One of the least studied—and least known—aspects of the history of the National Aeronautics and Space Administration (NASA) is the Electronics Research Center located in Cambridge, Massachusetts. The agency’s entry into electronics research was new to both NASA and its predecessor, the National Advisory Committee for Aeronautics (NACA). The main reason for this lack of knowledge is probably the center’s short lifespan (1964 to 1970).

This paper provides a basic overview of the Electronics Research Center (ERC). It starts with how and why the ERC came into existence (including the abortive attempt to get it started under the NACA), then briefly covers the organization of the center into laboratories, the missions of those laboratories, and the key organizational changes the center underwent, especially the abrupt change of director and the shift from an emphasis on basic research to applied research.

Although a thorough discussion of the work carried out at the ERC is not possible, this talk will touch upon a few that merit special attention (because they interested me personally).

One specific project will be applications to solid-state microwave communications of the Gunn Effect (Ridley-Watkins-Hilsum-Gunn Effect), discovered in 1963 by J. B. Gunn of IBM (and formerly with the Radar Research Establishment in Malvern). The Gunn Effect work, carried out in the center’s Electronic Components Research laboratory, resulted in several patents and advanced the state of the art. NASA’s interest in the Gunn diode was its potential capability for carrying data at enormously faster rates.

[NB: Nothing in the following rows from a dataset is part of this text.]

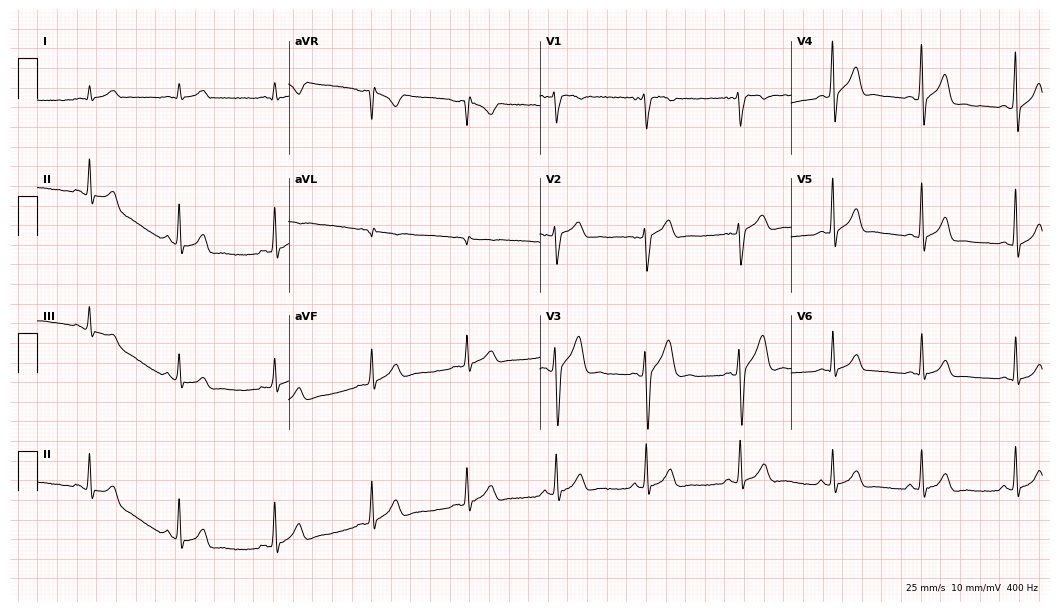
Standard 12-lead ECG recorded from a man, 35 years old (10.2-second recording at 400 Hz). Read as a normal ECG.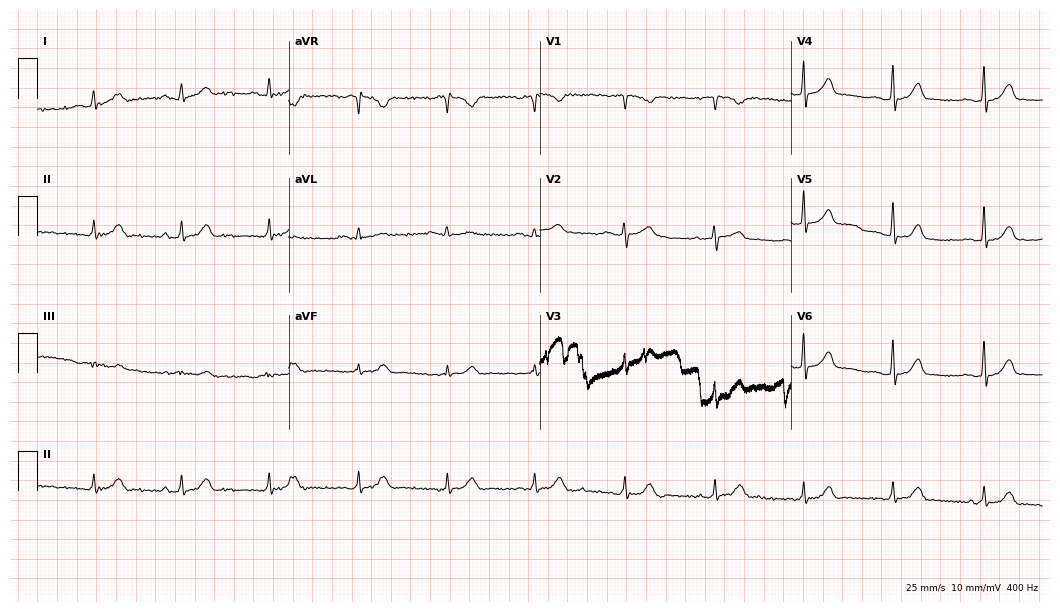
Resting 12-lead electrocardiogram (10.2-second recording at 400 Hz). Patient: a male, 43 years old. Read as a normal ECG.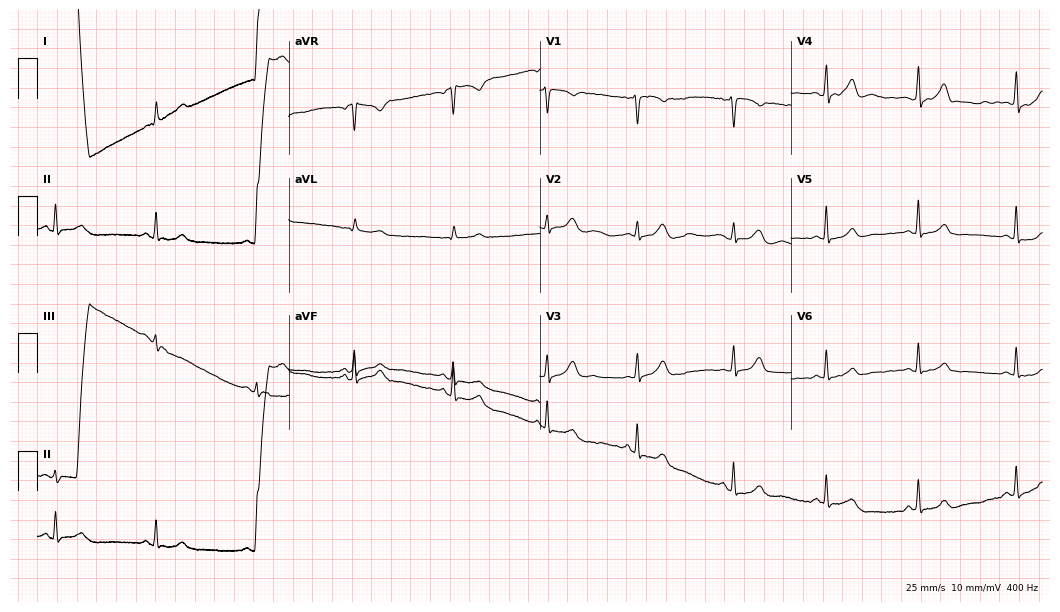
Standard 12-lead ECG recorded from a 36-year-old woman (10.2-second recording at 400 Hz). Read as a normal ECG.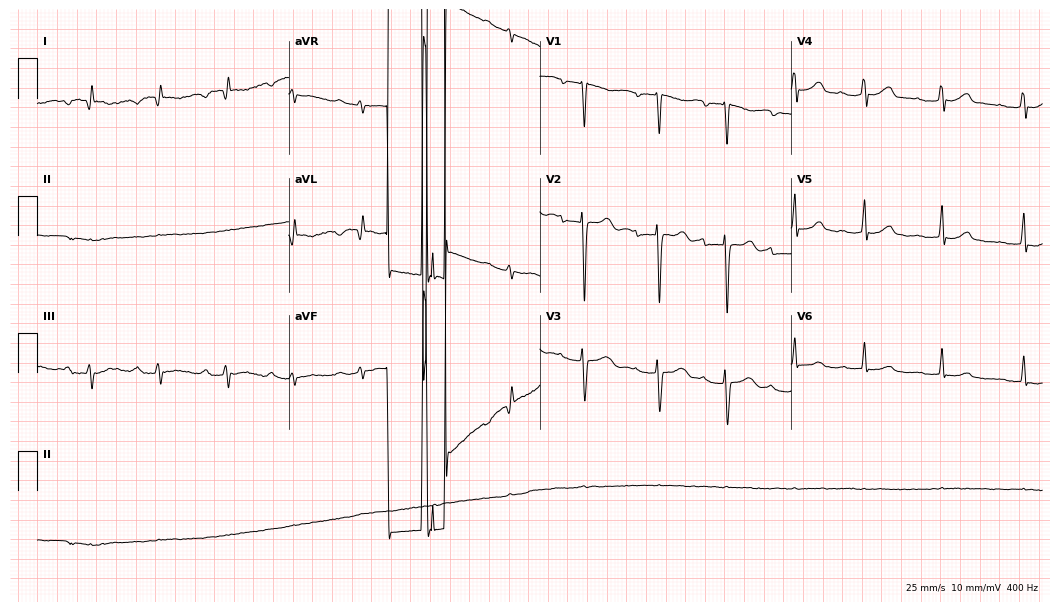
Resting 12-lead electrocardiogram. Patient: a woman, 21 years old. None of these six findings is recorded: first-degree AV block, right bundle branch block (RBBB), left bundle branch block (LBBB), sinus bradycardia, atrial fibrillation (AF), sinus tachycardia. Only these six findings were labelled.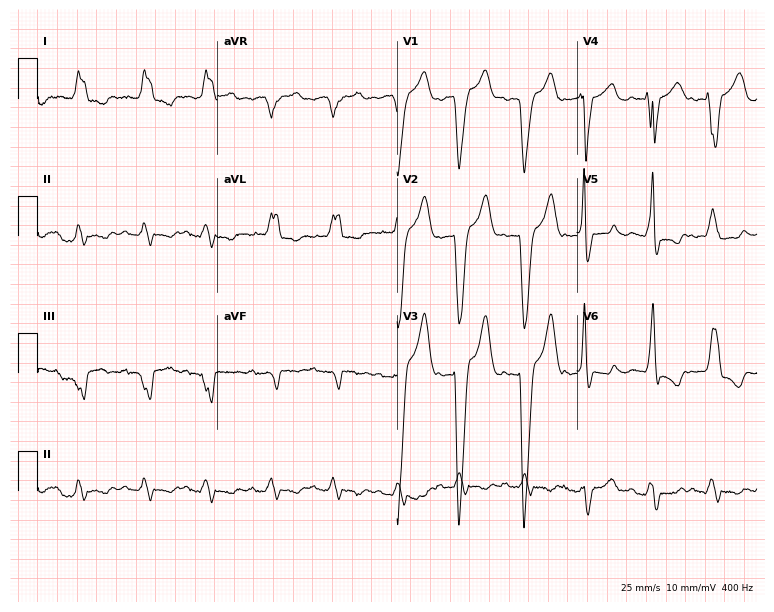
12-lead ECG from an 81-year-old male. Shows left bundle branch block.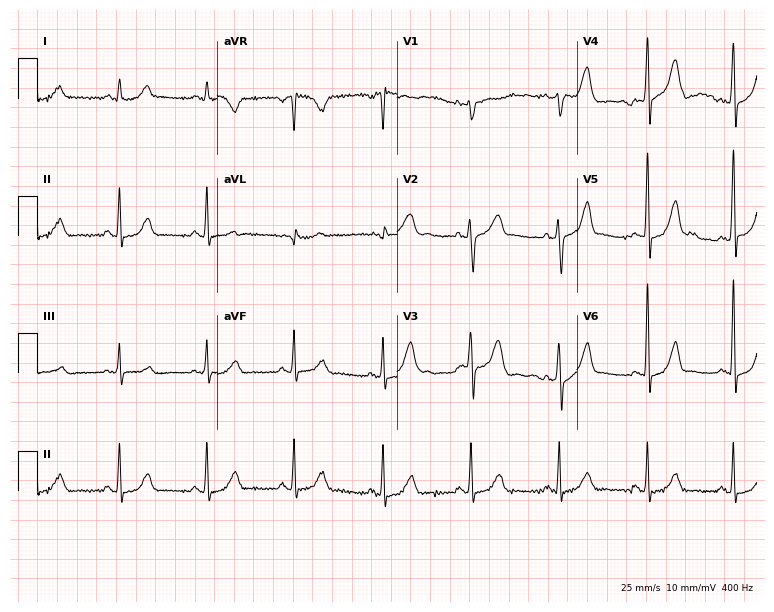
ECG (7.3-second recording at 400 Hz) — a 50-year-old male patient. Screened for six findings — first-degree AV block, right bundle branch block, left bundle branch block, sinus bradycardia, atrial fibrillation, sinus tachycardia — none is recorded.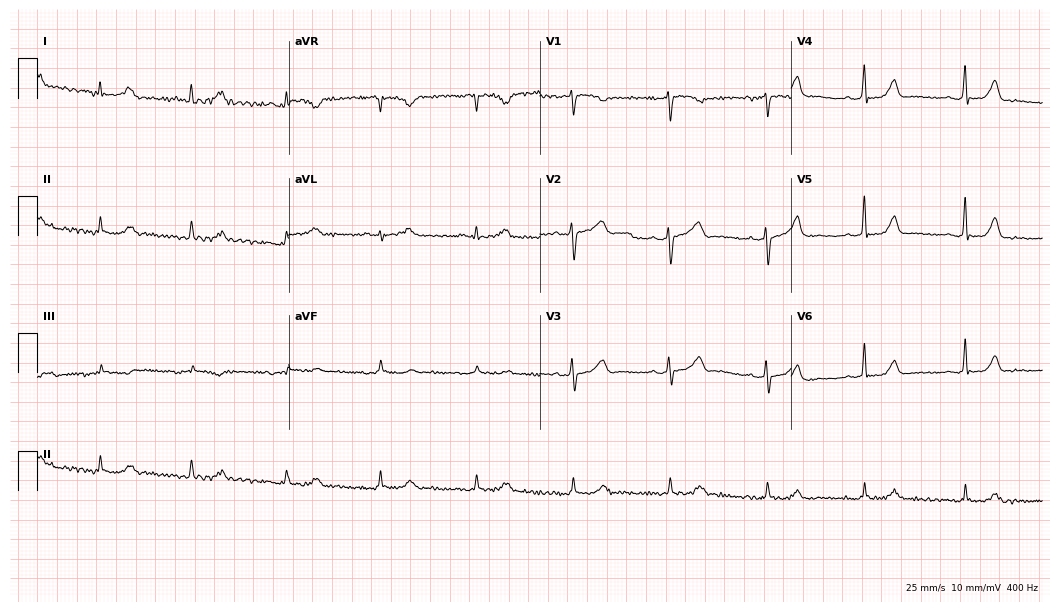
Standard 12-lead ECG recorded from a 61-year-old female. Read as a normal ECG.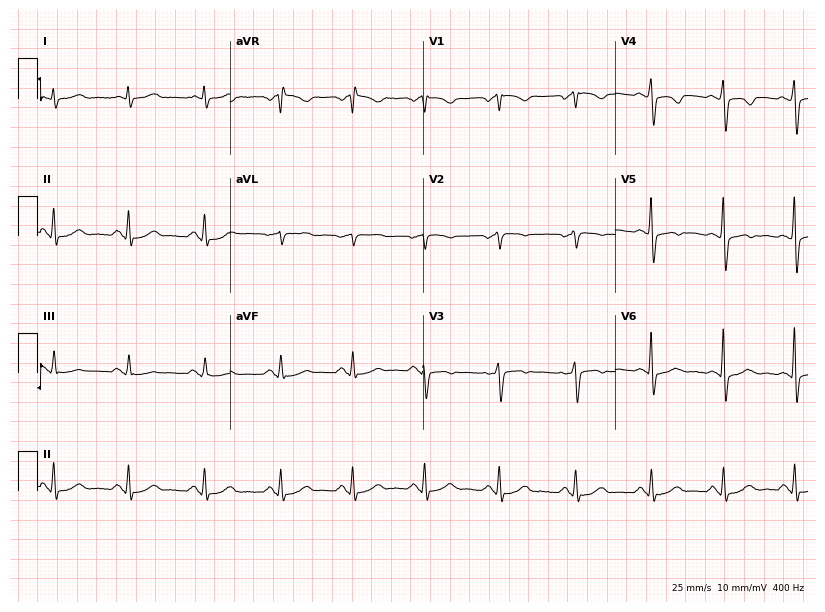
Electrocardiogram (7.9-second recording at 400 Hz), a female, 57 years old. Of the six screened findings (first-degree AV block, right bundle branch block, left bundle branch block, sinus bradycardia, atrial fibrillation, sinus tachycardia), none is recorded. Only these six findings were labelled.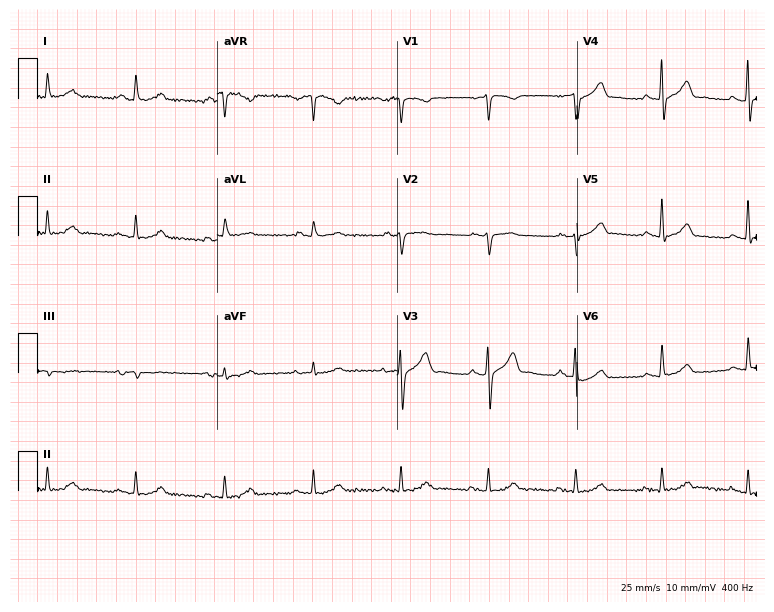
ECG (7.3-second recording at 400 Hz) — a 72-year-old male. Screened for six findings — first-degree AV block, right bundle branch block, left bundle branch block, sinus bradycardia, atrial fibrillation, sinus tachycardia — none is recorded. Only these six findings were labelled.

Two other projects examined are a proposed experimental navigational and air-traffic-control satellite over the Atlantic Ocean, based on an existing military satellite system, and the Electronics Research Center’s pilot plants for studying and improving the process for manufacturing silicon-based integrated circuits and for enhancing the reliability and other performance characteristics of integrated circuits.

The presentation ends with a discussion of the circumstances and reasons for the closing of the ERC, as well as its impact on NASA.